Exercise description -
Transcribe word for word each line from the one containing "Wappen von Konventualinnen" to the final line of the data, both included. Skip the pictures.

Input data -
Content starts
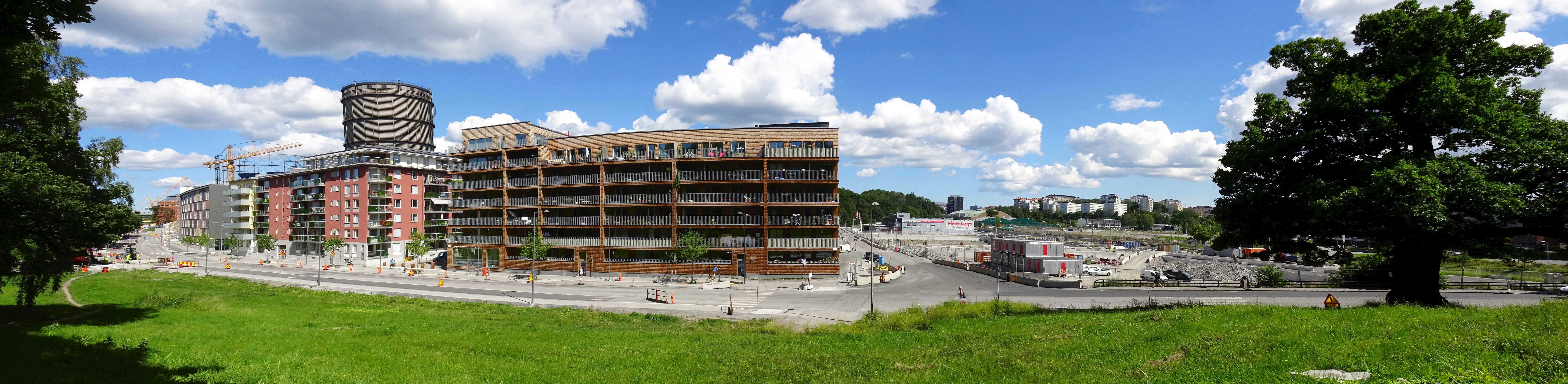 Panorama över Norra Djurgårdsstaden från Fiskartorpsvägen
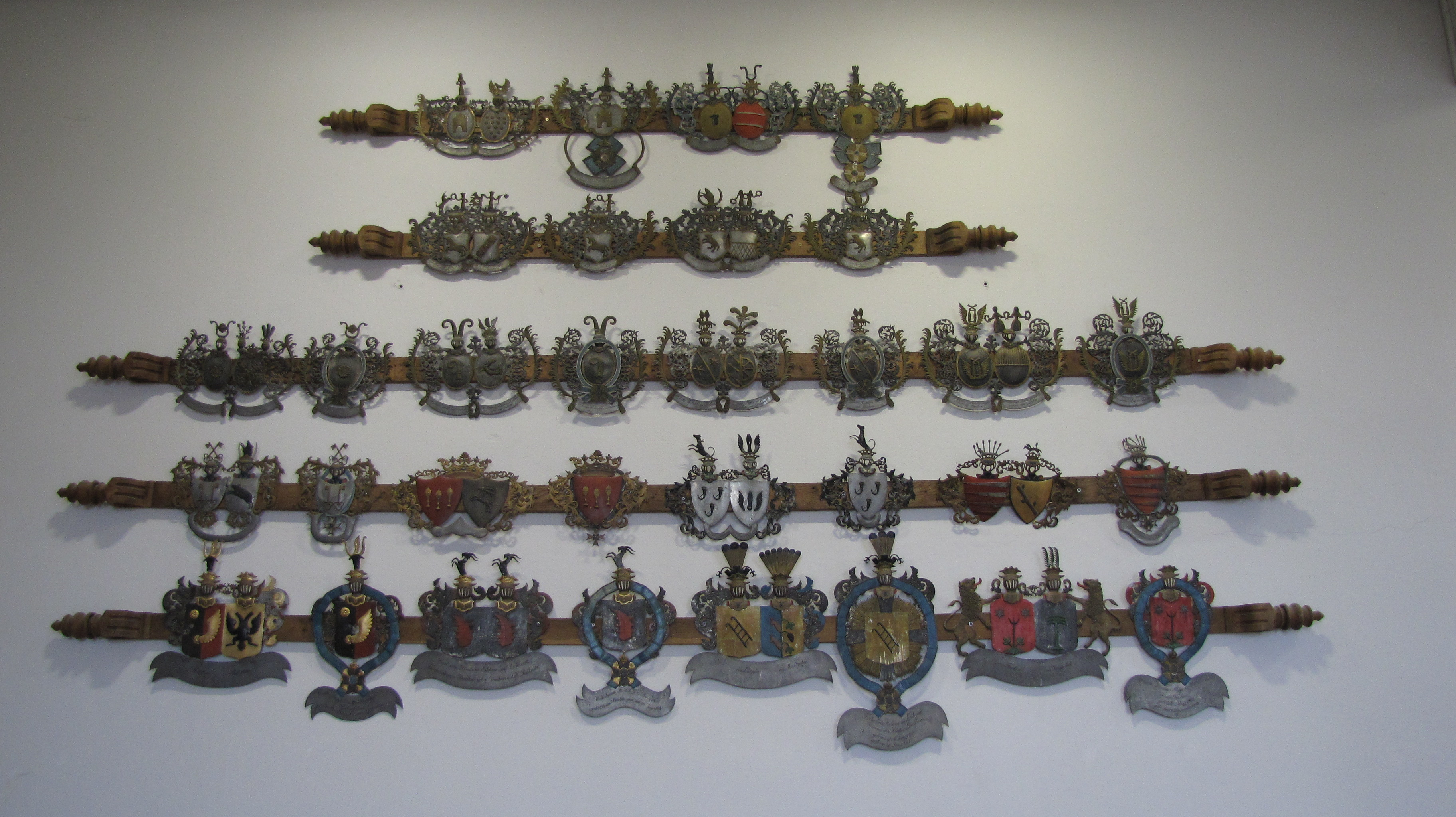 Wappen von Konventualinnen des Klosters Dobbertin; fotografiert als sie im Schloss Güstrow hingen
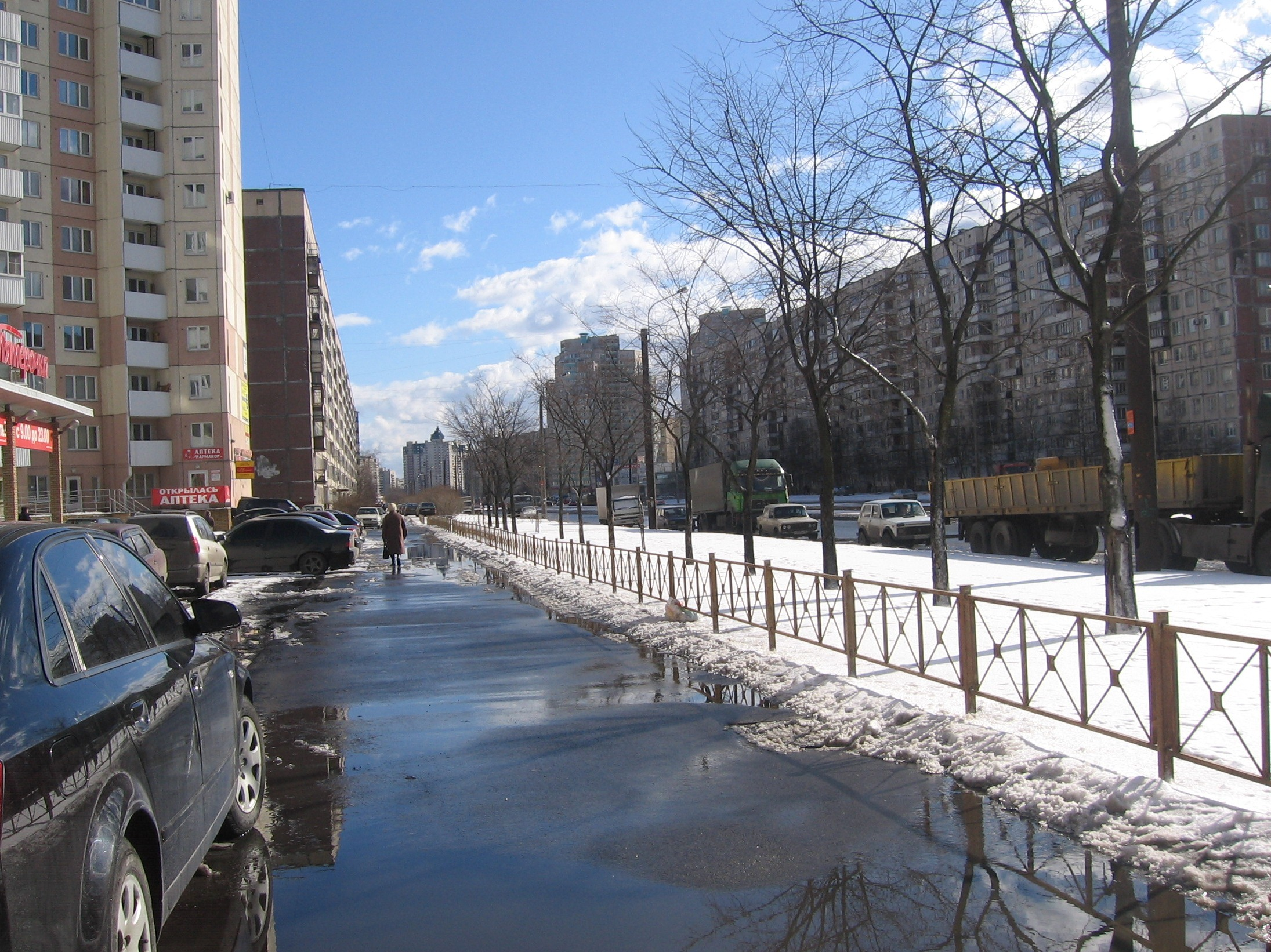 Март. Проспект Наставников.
Content ends
Exercise output -
 Wappen von Konventualinnen des Klosters Dobbertin; fotografiert als sie im Schloss Güstrow hingen
 Март. Проспект Наставников.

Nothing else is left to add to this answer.